The UCAR team's computer model, known as the Predictive Flux-transport Dynamo Model, draws on research by NCAR scientists indicating that the evolution of sunspots is caused by a current of plasma, or electrified gas, that circulates between the Sun's equator and its poles over a period of 17 to 22 years. This current acts like a conveyor belt of sunspots.

Solar storms are linked to twisted magnetic fields in the Sun that suddenly snap and release tremendous amounts of energy. They tend to occur near dark regions of concentrated magnetic fields, known as sunspots. The sunspot process begins with tightly concentrated magnetic field lines in the solar convection zone (the outermost layer of the Sun's interior). The field lines rise to the surface at low latitudes and form bipolar sunspots, which are regions of concentrated magnetic fields. When these sunspots decay, they imprint the moving plasma with a type of magnetic signature. As the plasma nears the poles, it sinks about 200,000 kilometers back into the convection zone and starts returning toward the equator at a speed of about one meter per second or slower. The increasingly concentrated fields become stretched and twisted by the internal rotation of the Sun as they near the equator, gradually becoming less stable than the surrounding plasma. This eventually causes coiled-up magnetic field lines to rise up, tear through the Sun's surface, and create new sunspots.

Figure Comparison

NCAR scientists have succeeded in simulating the intensity of the sunspot cycle by developing a new computer model of solar processes. This figure compares observations of the past 12 cycles (above) with model results that closely match the sunspot peaks (below). The intensity level is based on the amount of the Sun's visible hemisphere with sunspot activity. The NCAR team predicts the next cycle will be 30-50% more intense than the current cycle. (Figure by Mausumi Dikpati, Peter Gilman, and Giuliana de Toma, NCAR.)

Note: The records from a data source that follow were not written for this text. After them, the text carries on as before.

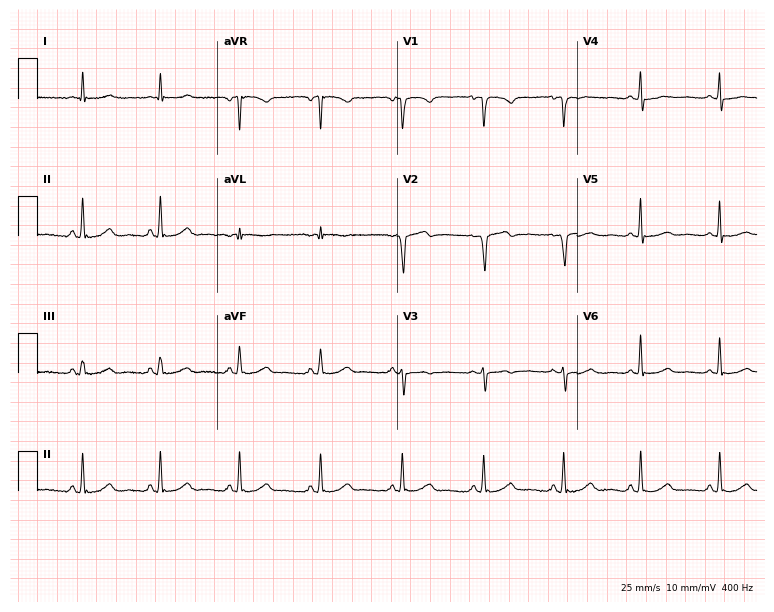
ECG (7.3-second recording at 400 Hz) — a female, 58 years old. Screened for six findings — first-degree AV block, right bundle branch block, left bundle branch block, sinus bradycardia, atrial fibrillation, sinus tachycardia — none is recorded. Other findings, if any, are not listed.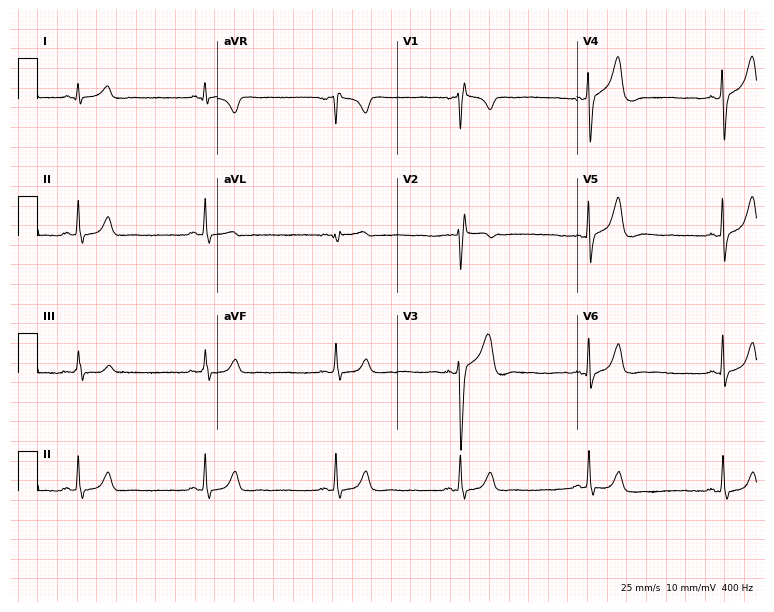
ECG (7.3-second recording at 400 Hz) — a 27-year-old man. Screened for six findings — first-degree AV block, right bundle branch block (RBBB), left bundle branch block (LBBB), sinus bradycardia, atrial fibrillation (AF), sinus tachycardia — none is recorded. Other findings, if any, are not listed.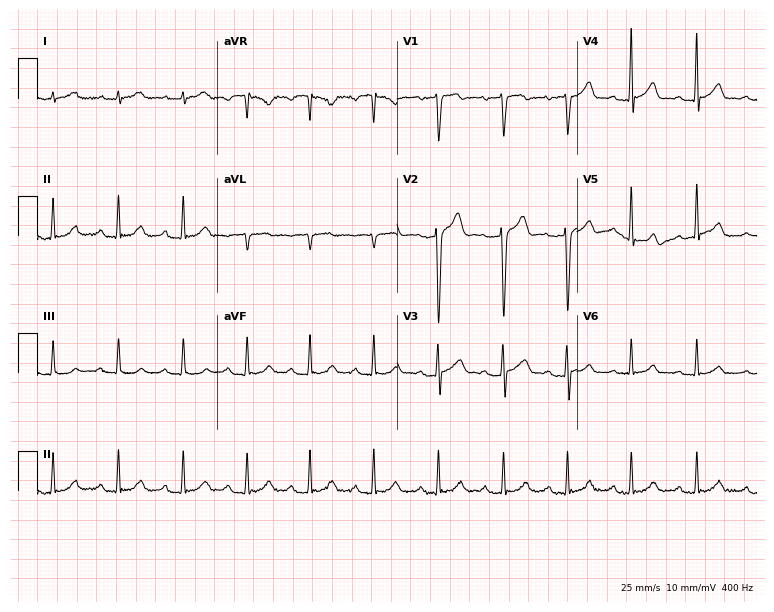
Standard 12-lead ECG recorded from a male patient, 23 years old (7.3-second recording at 400 Hz). Read as a normal ECG.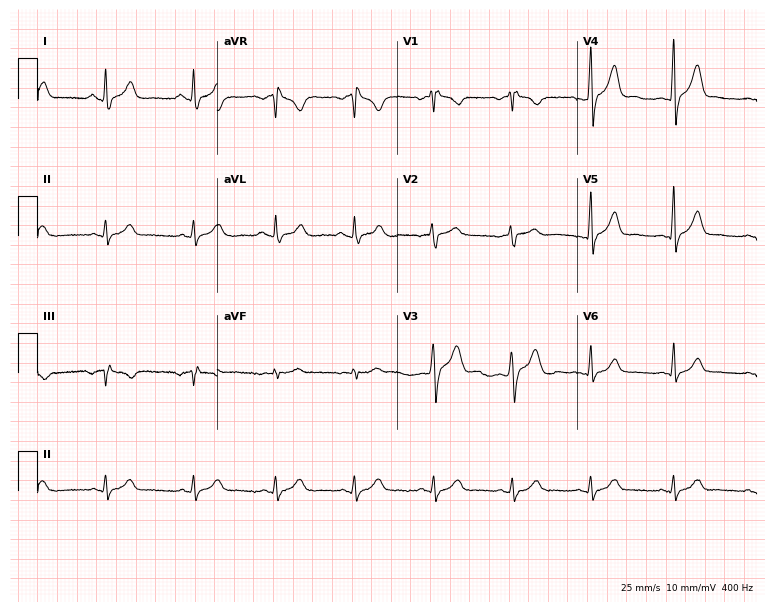
12-lead ECG from a 40-year-old man. Screened for six findings — first-degree AV block, right bundle branch block (RBBB), left bundle branch block (LBBB), sinus bradycardia, atrial fibrillation (AF), sinus tachycardia — none is recorded.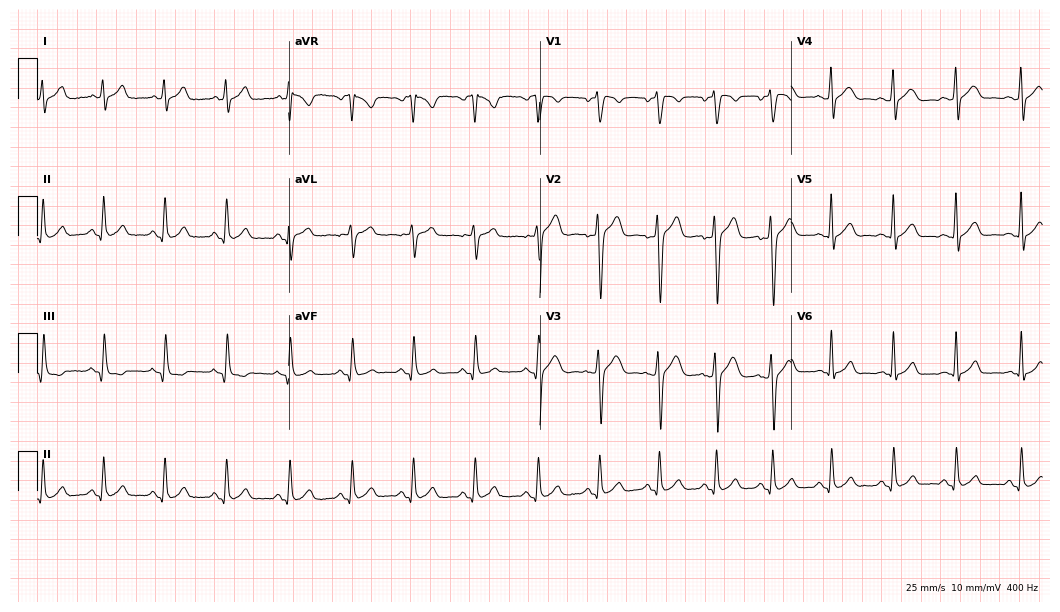
Electrocardiogram (10.2-second recording at 400 Hz), a 24-year-old man. Overall reading on record: normal ECG.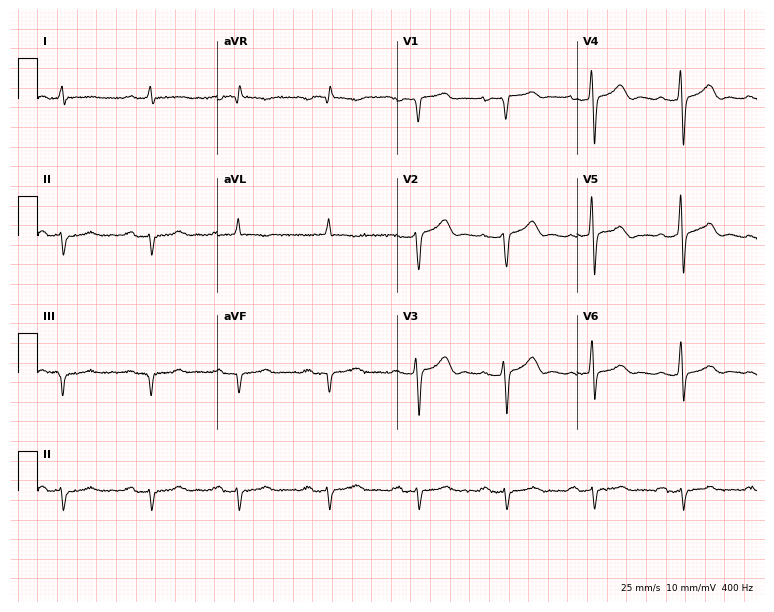
Electrocardiogram (7.3-second recording at 400 Hz), a male patient, 69 years old. Of the six screened findings (first-degree AV block, right bundle branch block, left bundle branch block, sinus bradycardia, atrial fibrillation, sinus tachycardia), none is recorded. Other findings, if any, are not listed.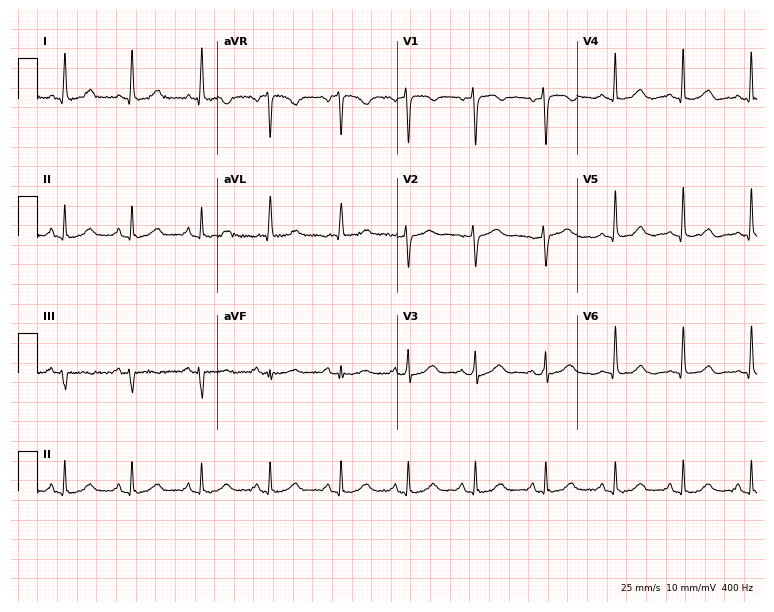
ECG (7.3-second recording at 400 Hz) — a 55-year-old female. Labelled as a normal ECG.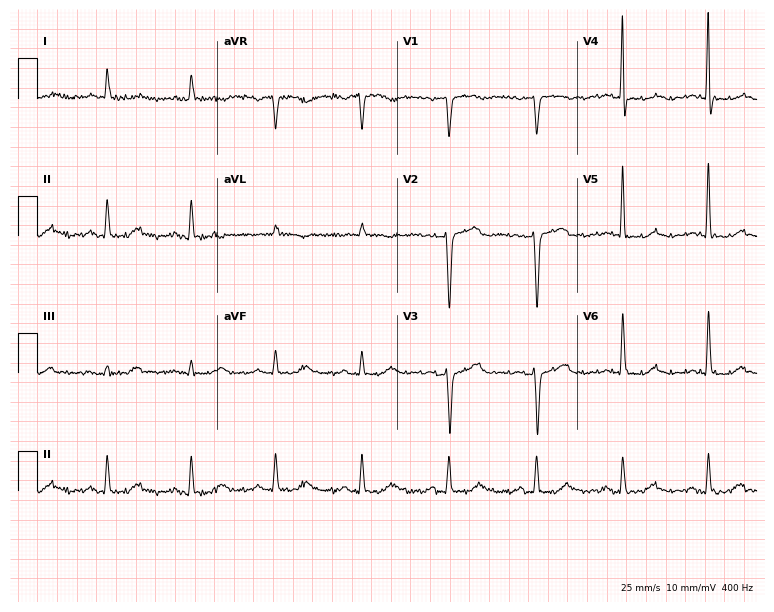
ECG — a male, 76 years old. Screened for six findings — first-degree AV block, right bundle branch block, left bundle branch block, sinus bradycardia, atrial fibrillation, sinus tachycardia — none is recorded.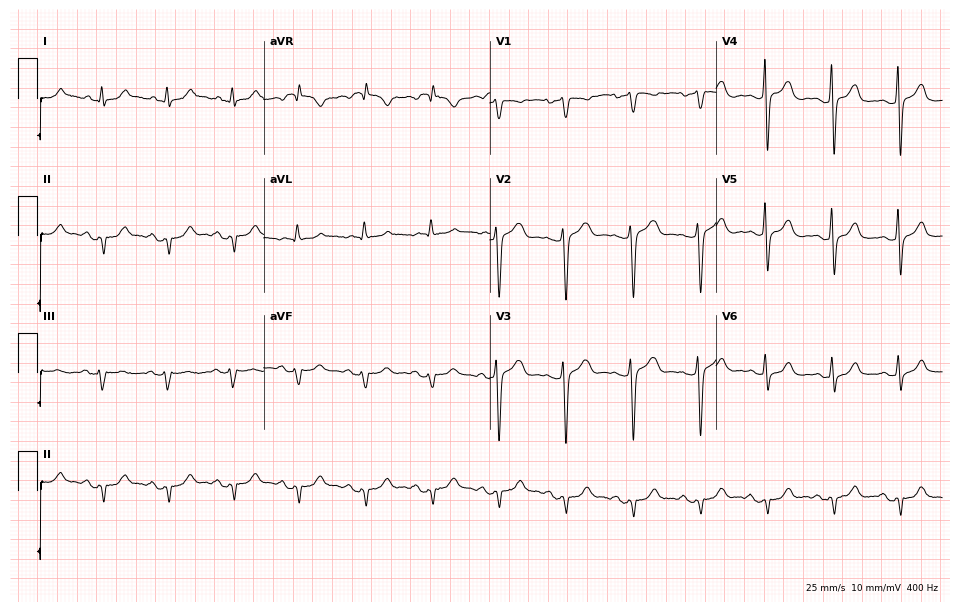
12-lead ECG from a female, 53 years old. Screened for six findings — first-degree AV block, right bundle branch block, left bundle branch block, sinus bradycardia, atrial fibrillation, sinus tachycardia — none is recorded.

The subsurface plasma flow used in the model has been verified with the relatively new technique of helioseismology, based on observations from both NSF– and NASA–supported instruments. This technique tracks sound waves reverberating inside the Sun to reveal details about the interior, much as a doctor might use an ultrasound to see inside a patient.

Predicting Cycles 24 and 25

The Predictive Flux-transport Dynamo Model is enabling NCAR scientists to predict that the next solar cycle, known as Cycle 24, will produce sunspots across an area slightly larger than 2.5% of the visible surface of the Sun. The scientists expect the cycle to begin in late 2007 or early 2008, which is about 6 to 12 months later than a cycle would normally start. Cycle 24 is likely to reach its peak about 2012.

By analyzing recent solar cycles, the scientists also hope to forecast sunspot activity two solar cycles, or 22 years, into the future. The NCAR team is planning in the next year to issue a forecast of Cycle 25, which will peak in the early 2020s.

"This is a significant breakthrough with important applications, especially for satellite-dependent sectors of society," explains NCAR scientist Peter Gilman.

The NCAR team received funding from the National Science Foundation and NASA’s Living with a Star program.